Action item: Set the records down once more so that they match the source word for word.

======== Entries shown ========

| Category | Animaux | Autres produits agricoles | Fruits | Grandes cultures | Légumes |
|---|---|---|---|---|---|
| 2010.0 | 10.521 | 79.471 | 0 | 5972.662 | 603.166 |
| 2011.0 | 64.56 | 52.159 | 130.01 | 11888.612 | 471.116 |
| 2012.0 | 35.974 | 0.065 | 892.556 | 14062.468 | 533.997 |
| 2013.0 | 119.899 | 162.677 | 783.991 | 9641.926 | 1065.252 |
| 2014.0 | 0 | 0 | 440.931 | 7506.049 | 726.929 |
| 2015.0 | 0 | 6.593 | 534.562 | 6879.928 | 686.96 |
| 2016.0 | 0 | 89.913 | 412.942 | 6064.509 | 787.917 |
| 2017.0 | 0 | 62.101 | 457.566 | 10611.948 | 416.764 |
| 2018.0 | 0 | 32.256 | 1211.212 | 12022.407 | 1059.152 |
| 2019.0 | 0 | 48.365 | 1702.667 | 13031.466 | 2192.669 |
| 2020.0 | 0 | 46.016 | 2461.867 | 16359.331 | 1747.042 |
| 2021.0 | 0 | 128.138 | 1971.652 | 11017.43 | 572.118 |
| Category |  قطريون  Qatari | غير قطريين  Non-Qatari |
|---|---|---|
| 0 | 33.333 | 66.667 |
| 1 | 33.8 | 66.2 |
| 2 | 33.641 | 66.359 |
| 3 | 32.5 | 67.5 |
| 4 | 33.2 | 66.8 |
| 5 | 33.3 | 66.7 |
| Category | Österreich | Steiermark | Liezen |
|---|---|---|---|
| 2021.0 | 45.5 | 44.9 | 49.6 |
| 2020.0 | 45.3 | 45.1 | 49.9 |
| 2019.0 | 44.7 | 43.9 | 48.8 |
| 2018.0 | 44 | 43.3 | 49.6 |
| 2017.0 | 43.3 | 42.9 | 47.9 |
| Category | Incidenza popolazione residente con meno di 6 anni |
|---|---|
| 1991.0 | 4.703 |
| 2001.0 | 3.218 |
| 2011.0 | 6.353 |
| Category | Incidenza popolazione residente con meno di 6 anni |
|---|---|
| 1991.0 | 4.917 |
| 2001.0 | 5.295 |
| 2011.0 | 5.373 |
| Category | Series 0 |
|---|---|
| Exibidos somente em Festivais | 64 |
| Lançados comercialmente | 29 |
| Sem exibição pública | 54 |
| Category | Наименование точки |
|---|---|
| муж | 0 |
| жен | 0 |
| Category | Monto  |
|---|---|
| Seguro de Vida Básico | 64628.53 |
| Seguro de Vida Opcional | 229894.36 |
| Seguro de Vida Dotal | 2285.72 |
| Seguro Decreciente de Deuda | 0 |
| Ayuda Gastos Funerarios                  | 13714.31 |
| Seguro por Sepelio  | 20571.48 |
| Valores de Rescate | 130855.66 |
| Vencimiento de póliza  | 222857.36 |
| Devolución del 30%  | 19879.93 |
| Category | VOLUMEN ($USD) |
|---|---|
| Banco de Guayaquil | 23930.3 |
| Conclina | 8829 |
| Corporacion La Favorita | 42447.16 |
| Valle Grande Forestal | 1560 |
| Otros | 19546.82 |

========

Solution for this exercise:
| Category | Animaux | Autres produits agricoles | Fruits | Grandes cultures | Légumes |
|---|---|---|---|---|---|
| 2010.0 | 10.521 | 79.471 | 0 | 5972.662 | 603.166 |
| 2011.0 | 64.56 | 52.159 | 130.01 | 11888.612 | 471.116 |
| 2012.0 | 35.974 | 0.065 | 892.556 | 14062.468 | 533.997 |
| 2013.0 | 119.899 | 162.677 | 783.991 | 9641.926 | 1065.252 |
| 2014.0 | 0 | 0 | 440.931 | 7506.049 | 726.929 |
| 2015.0 | 0 | 6.593 | 534.562 | 6879.928 | 686.96 |
| 2016.0 | 0 | 89.913 | 412.942 | 6064.509 | 787.917 |
| 2017.0 | 0 | 62.101 | 457.566 | 10611.948 | 416.764 |
| 2018.0 | 0 | 32.256 | 1211.212 | 12022.407 | 1059.152 |
| 2019.0 | 0 | 48.365 | 1702.667 | 13031.466 | 2192.669 |
| 2020.0 | 0 | 46.016 | 2461.867 | 16359.331 | 1747.042 |
| 2021.0 | 0 | 128.138 | 1971.652 | 11017.43 | 572.118 |
| Category |  قطريون  Qatari | غير قطريين  Non-Qatari |
|---|---|---|
| 0 | 33.333 | 66.667 |
| 1 | 33.8 | 66.2 |
| 2 | 33.641 | 66.359 |
| 3 | 32.5 | 67.5 |
| 4 | 33.2 | 66.8 |
| 5 | 33.3 | 66.7 |
| Category | Österreich | Steiermark | Liezen |
|---|---|---|---|
| 2021.0 | 45.5 | 44.9 | 49.6 |
| 2020.0 | 45.3 | 45.1 | 49.9 |
| 2019.0 | 44.7 | 43.9 | 48.8 |
| 2018.0 | 44 | 43.3 | 49.6 |
| 2017.0 | 43.3 | 42.9 | 47.9 |
| Category | Incidenza popolazione residente con meno di 6 anni |
|---|---|
| 1991.0 | 4.703 |
| 2001.0 | 3.218 |
| 2011.0 | 6.353 |
| Category | Incidenza popolazione residente con meno di 6 anni |
|---|---|
| 1991.0 | 4.917 |
| 2001.0 | 5.295 |
| 2011.0 | 5.373 |
| Category | Series 0 |
|---|---|
| Exibidos somente em Festivais | 64 |
| Lançados comercialmente | 29 |
| Sem exibição pública | 54 |
| Category | Наименование точки |
|---|---|
| муж | 0 |
| жен | 0 |
| Category | Monto  |
|---|---|
| Seguro de Vida Básico | 64628.53 |
| Seguro de Vida Opcional | 229894.36 |
| Seguro de Vida Dotal | 2285.72 |
| Seguro Decreciente de Deuda | 0 |
| Ayuda Gastos Funerarios                  | 13714.31 |
| Seguro por Sepelio  | 20571.48 |
| Valores de Rescate | 130855.66 |
| Vencimiento de póliza  | 222857.36 |
| Devolución del 30%  | 19879.93 |
| Category | VOLUMEN ($USD) |
|---|---|
| Banco de Guayaquil | 23930.3 |
| Conclina | 8829 |
| Corporacion La Favorita | 42447.16 |
| Valle Grande Forestal | 1560 |
| Otros | 19546.82 |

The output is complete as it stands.